The high inter-patient variability observed in physiological and neural responses to VNS as well as in the relationship between them suggests that personalized VNS dosing procedures are critical to the efficiency of VNS therapies.

Multiple parameters for optimal VNS dosing

One of the main challenges when using titration to optimize VNS parameters is that side effects can prevent one from reaching therapeutically effective regions of the parameter space. This is illustrated by examples in Fig. 4, where the region of the parameter space with desirable on-target effects often overlaps a region with undesirable off-target effects, an exclusion zone blanked out in white. However, if multiple parameters of a higher dimensional space are considered, a narrow region of satisfactory on-target effects avoiding unacceptable off-target effects can often be found just outside the boundary of the exclusion zone. If one simply titrated current or train duration along a fixed frequency such as 10 Hz, the best solution for maximum HR reduction with minimum side effects would be inferior to a solution found when one varies frequency in addition to current or train duration. Figure 4C, F, and I depict this for frequencies of 5, 15, and 20 Hz, respectively.

In the examples of Fig. 4 we only investigated on- and off-target optimization over two parameter dimensions (frequency-current, and frequency-train duration), which constitute low dimensional slices through a higher-dimensional parameter space. It stands to reason that searching over more parameters would improve the likelihood of finding satisfactory VNS parameters further.

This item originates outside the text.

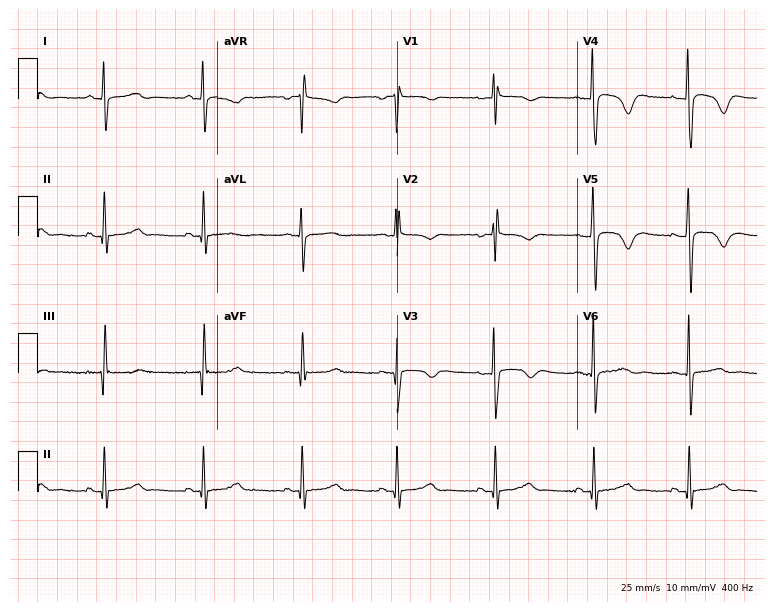
Electrocardiogram, a 29-year-old male patient. Of the six screened findings (first-degree AV block, right bundle branch block, left bundle branch block, sinus bradycardia, atrial fibrillation, sinus tachycardia), none is recorded. Findings outside these six are not listed.
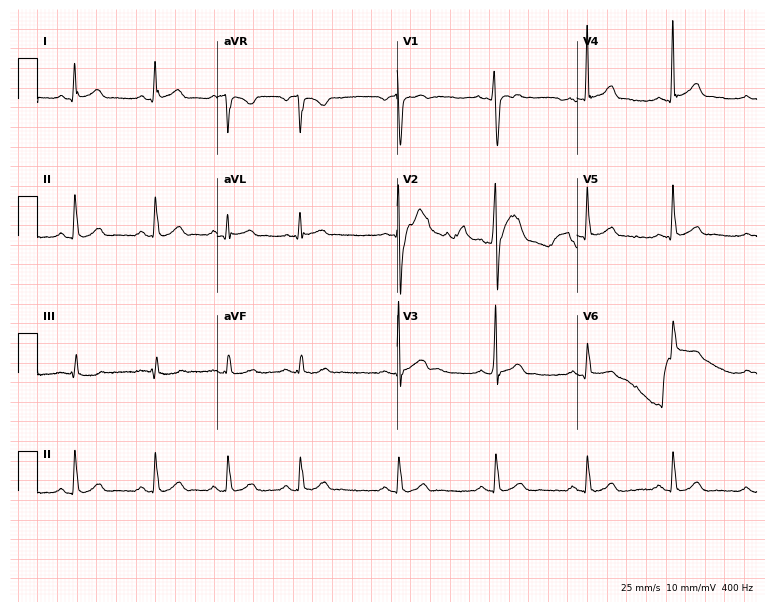
12-lead ECG (7.3-second recording at 400 Hz) from a 30-year-old male. Labelled as a normal ECG.

Another dimension of VNS parameters is added through a choice of electrode locations as in Contact location affects the trade-off between on-target and off-target responses section. Figure 5 shows the relationship between \(\Delta\)HR, considered an on-target effect, and \(\Delta\)BR, considered an off-target effect, for six different contact pairs of a bipolar stimulation. This relationship changed with contact pairs, some showing a higher gain in \(\Delta\)HR for a smaller amount of \(\Delta\)BR than others. Our dosing method introduced in VNS dosing using neural recordings section could exploit such dependencies for an optimal trade-off between on- and off-target effects by choosing the right contacts in addition to optimizing other VNS parameters.

Overall, these examples show that considering as many dimensions of the parameter space in VNS as possible increases the opportunity to find a parameter set with a favourable balance between on- and off-target effects. This comes at a price, however: with every additional parameter the search space grows drastically and VNS dosing becomes increasingly difficult and time consuming. As we describe in VNS dosing using neural recordings section, we argue that measurements of evoked fiber activity allow to alleviate this issue and perform thorough searches of the parameter space quickly and safely.

Selective eCAP recruitment via pulse parameters

Selective VNS (sVNS) is a promising way to improve the precision of VNS therapies (Fitchett et al. 2021) by targeting some fibers or fiber types while avoiding the activation of others. The stimulations we applied in this study were restricted to square pulse shapes. Hence, fiber-selective stimulation depended on variation in pulse current, width or stimulation location (including polarity). Here we discuss the extend to which these stimulation parameters can achieve selective eCAP recruitment.

Throughout our experiments, pulse width had a significant effect on the evoked fiber activity: wider pulses were associated with lower activation thresholds for currents across all fibers (Fig. 6C). This follows from the strength-duration curve of activation thresholds relating pulse widths to currents (Irnich 2010). This effect enabled fiber-selective activation in the case of A\(\delta\)-fibers, which were almost never recruited for pulse widths below 260\(\,\upmu\)s but consistently activated above 500\(\,\upmu\)s. The effect of pulse width on A\(\beta\)-, A\(\gamma\)- and B-fiber activation was less pronounced. The activation threshold for fast A-fibers remained much lower than that for B-fibers regardless of pulse width.

Spatial sVNS exploits the phenomenon that different fibers can be activated from different contact locations. The refined electrode layout of the cuff design used in subject S5 demonstrates the potential for selective activation of either A\(\delta\)- or B-fibers (Fig. 6B) depending on contact location. Anodic stimulations from contacts 7 and 8 recruited A\(\delta\)-fibers and little to no B-fibers, while contacts 3, 4 and 5 recruited B-fibers and no A\(\delta\)-fibers for both polarities. Activation of A\(\beta\)- and A\(\gamma\)-fibers could only be reduced to around \(80\%\) of their maximal activation be choosing specific spatial locations. A\(\beta\)- and A\(\gamma\)-fibers are the largest myelinated fiber types and as such they seem to be activated more uniformly across electrodes. Consequently, it might be difficult to suppress A\(\beta\)- and A\(\gamma\)-fiber activation while activating other fiber types based on current and electrode location alone.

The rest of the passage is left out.